We did this three and half years ago and this was good timing because two years ago a lot of companies were using these generative models and we already had a good product for them. The first three years, the company wasn’t working. But all along, we were having a good time and we liked working with each other.

Q: Why did you focus on inference rather than training from the beginning?

Amir: We ended up being right but I don’t know if the reason was right. When we first started, people told us this was stupid. They'd say, "Why are you focusing on serving models? You have to first train the model in order to serve it."

The reason we wanted to focus on inference was this. We had worked together at Gumroad, where we had a credit card fraud problem. A classic use case for machine learning is detecting this fraud. My co-founders Tuhin and Phil trained a classifier for fraud detection. The training part was easy—they just trained it on their laptop CPU with structured data. Out came a model that was objectively performing well.

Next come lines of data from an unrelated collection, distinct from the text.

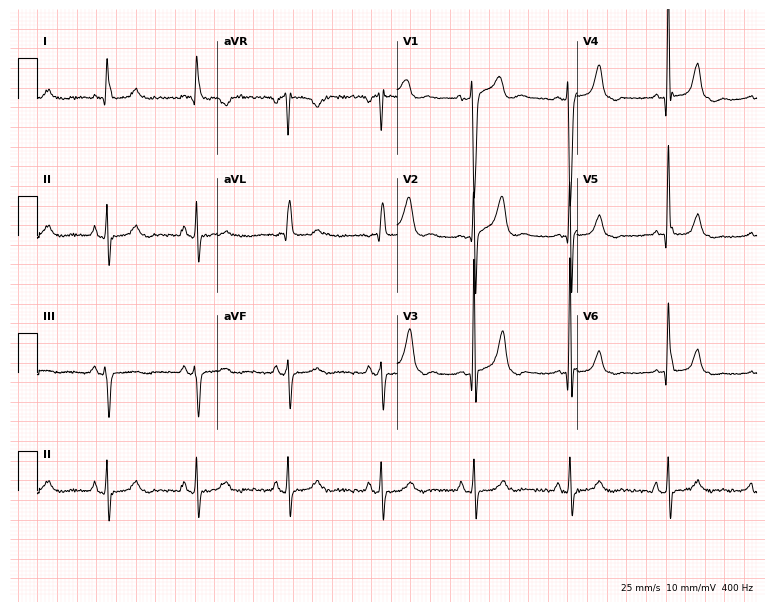
Electrocardiogram (7.3-second recording at 400 Hz), a 79-year-old male patient. Overall reading on record: normal ECG.
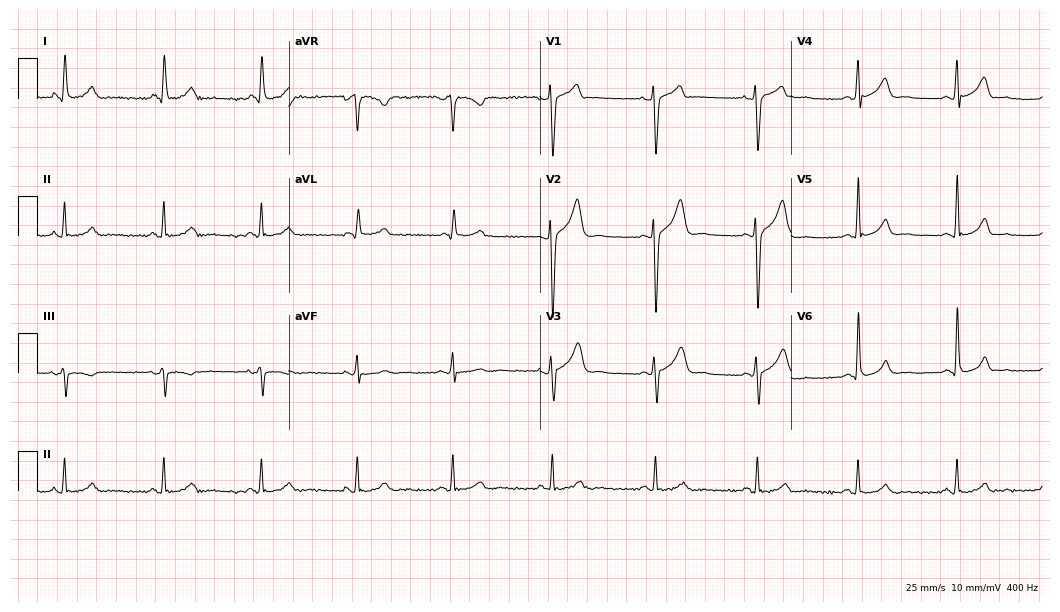
12-lead ECG from a man, 44 years old. No first-degree AV block, right bundle branch block, left bundle branch block, sinus bradycardia, atrial fibrillation or sinus tachycardia recorded for this tracing. Findings outside these six are not listed.
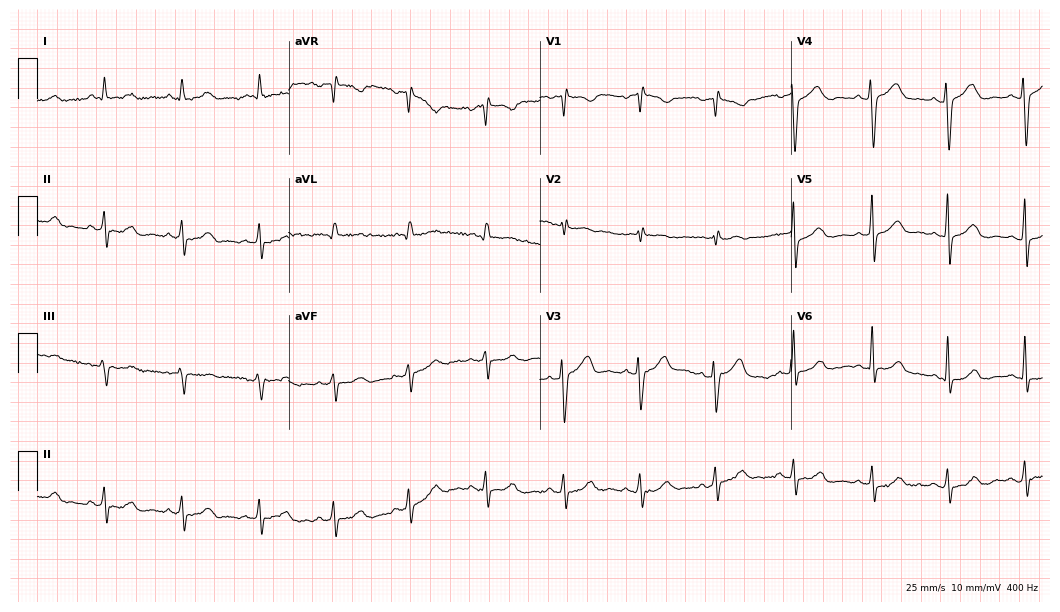
Resting 12-lead electrocardiogram. Patient: a female, 39 years old. None of these six findings is recorded: first-degree AV block, right bundle branch block, left bundle branch block, sinus bradycardia, atrial fibrillation, sinus tachycardia.

But then came the hard part: operationalizing it. Making sure it runs in production, runs really fast, handles high scale. That's where we wished better tooling existed. So when we got together to start Baseten and we reflected back on what tooling we wished existed, we thought about serving the models and realized tooling would’ve helped us.

Interestingly, we ended up being right later on in a way that we didn’t expect. Later on when open source pre-trained models came out, many people were actually starting from inference first, then maybe doing some fine-tuning later. We had the right thesis. I don’t know if the original reason was correct but it became correct over time.

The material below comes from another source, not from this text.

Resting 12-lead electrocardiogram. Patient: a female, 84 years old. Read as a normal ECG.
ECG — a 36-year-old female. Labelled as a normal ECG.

Q: What's it been like leading through hypergrowth this past year?

Amir: Every few months there's this sort of hecticness or pain threshold that I hit, and I think, "Let's see if we can go above that." My pain tolerance has just gone up slowly over time.

Growth does mask a lot of problems, so we have that going for us. But it's still hard, especially in our space where product-market fit is fleeting. You can have it today and not have it in nine months.

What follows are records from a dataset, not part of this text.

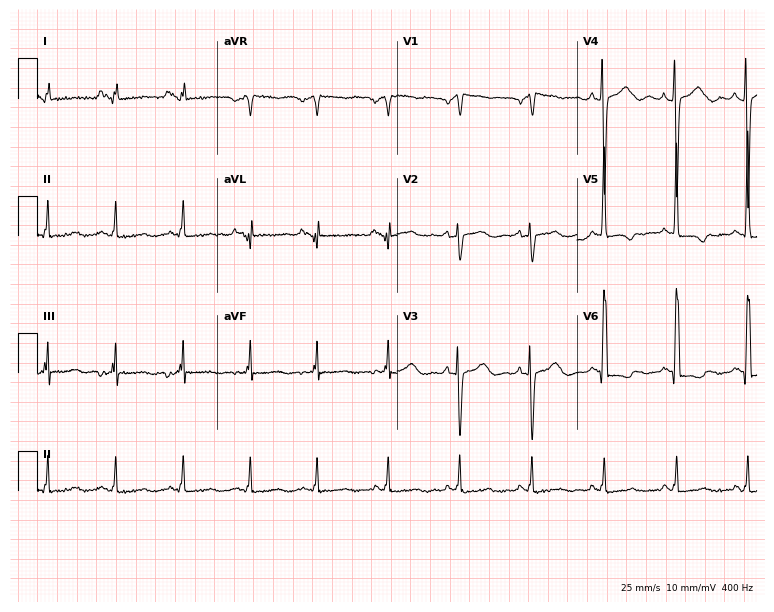
12-lead ECG from a woman, 51 years old. No first-degree AV block, right bundle branch block (RBBB), left bundle branch block (LBBB), sinus bradycardia, atrial fibrillation (AF) or sinus tachycardia recorded for this tracing.
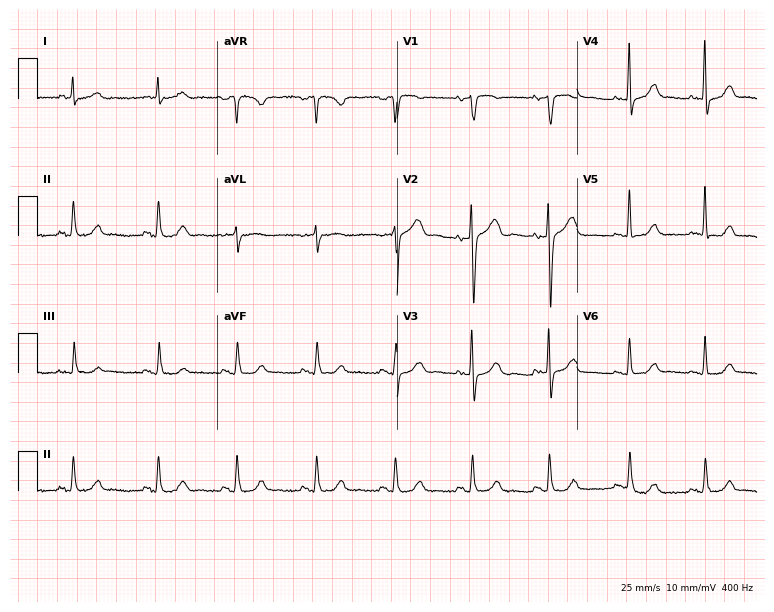
ECG — an 84-year-old female. Screened for six findings — first-degree AV block, right bundle branch block (RBBB), left bundle branch block (LBBB), sinus bradycardia, atrial fibrillation (AF), sinus tachycardia — none is recorded.
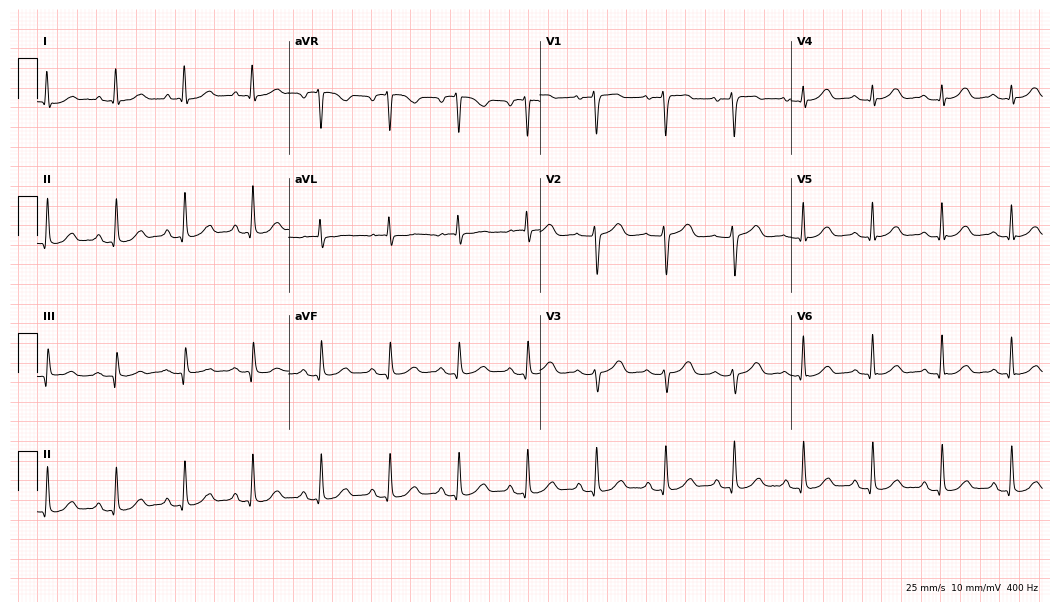
Electrocardiogram (10.2-second recording at 400 Hz), a female, 75 years old. Overall reading on record: normal ECG.
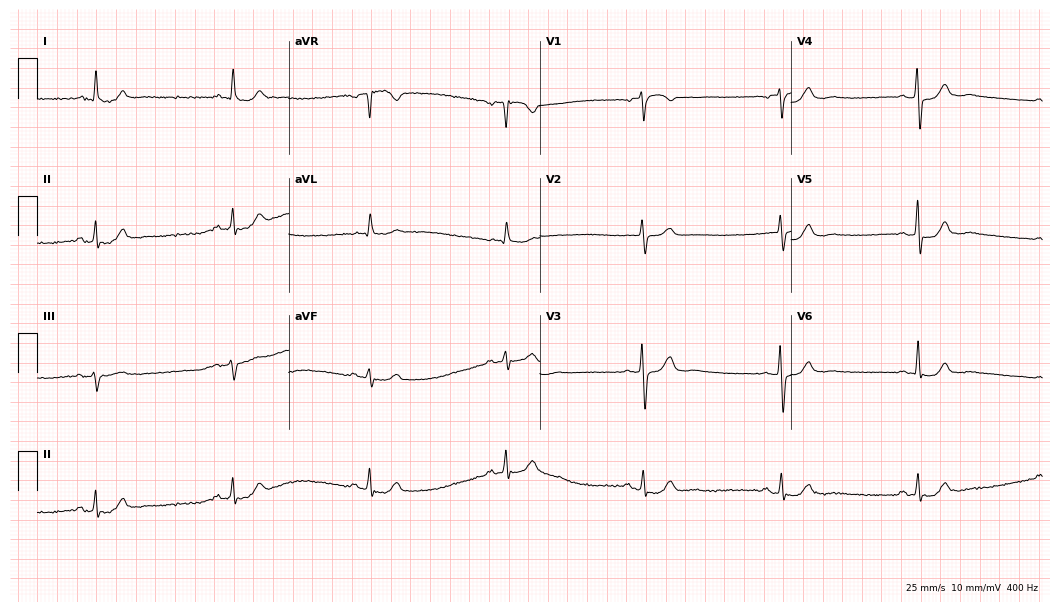
12-lead ECG from a woman, 75 years old (10.2-second recording at 400 Hz). Shows sinus bradycardia (a sinus rate of 50 beats per minute or less).

The key challenge is: do you just put more fuel on the fire since you found the right thing, or do you keep some of that exploratory nature that got you here? We've killed products over time.

The key is having good intuition, being willing to go out on a limb, building fast, learning fast, and killing things when you need to kill them.

Q: What excites you about the future?

Amir: There's something very palpable in the market right now. More and more normal engineers—not ML specialists—are being exposed to inference problems and AI generally. It's unreasonable to expect every engineer to be well-read on speculative decoding, attention optimizations, KV cache techniques, or multi-cloud inference strategies.

I want Baseten to be where these AI efforts happen in different companies. From "Hey, I just heard about a new open source model" to having it available immediately - to running benchmarks, fine-tuning, optimizing for latency or throughput. Baseten will tell you the tools you have in your toolbox and when to use which. Not only this but you can apply these tools and see their impact on the model.

We have a lot of the building blocks in this story, but we don't have all of them, and they're not completely tied together in the right developer experience yet. That's what I'm excited about—filling in the holes and having a very cohesive end-to-end story.

Q: What advice do you have for founders thinking about fundraising?

Amir: I don't have universal advice because it's so situation-specific, but I can tell you how we approached it: we optimized not for valuation or even the pedigree of the firm, but for the person.

Someone told me this analogy I really liked—if you're going to get surgery, you don't care whether it's at UCSF, Stanford, or Kaiser. You care who the surgeon is.

That person you choose is going to be partnered with you for a very long time, for the rest of the life of the company. It's okay if the firm doesn't have the highest pedigree or if the valuation is 10% lower. These outcomes are generally binary—either it works out or it doesn't. You're not going to look back and think, "I should have saved 10% over there."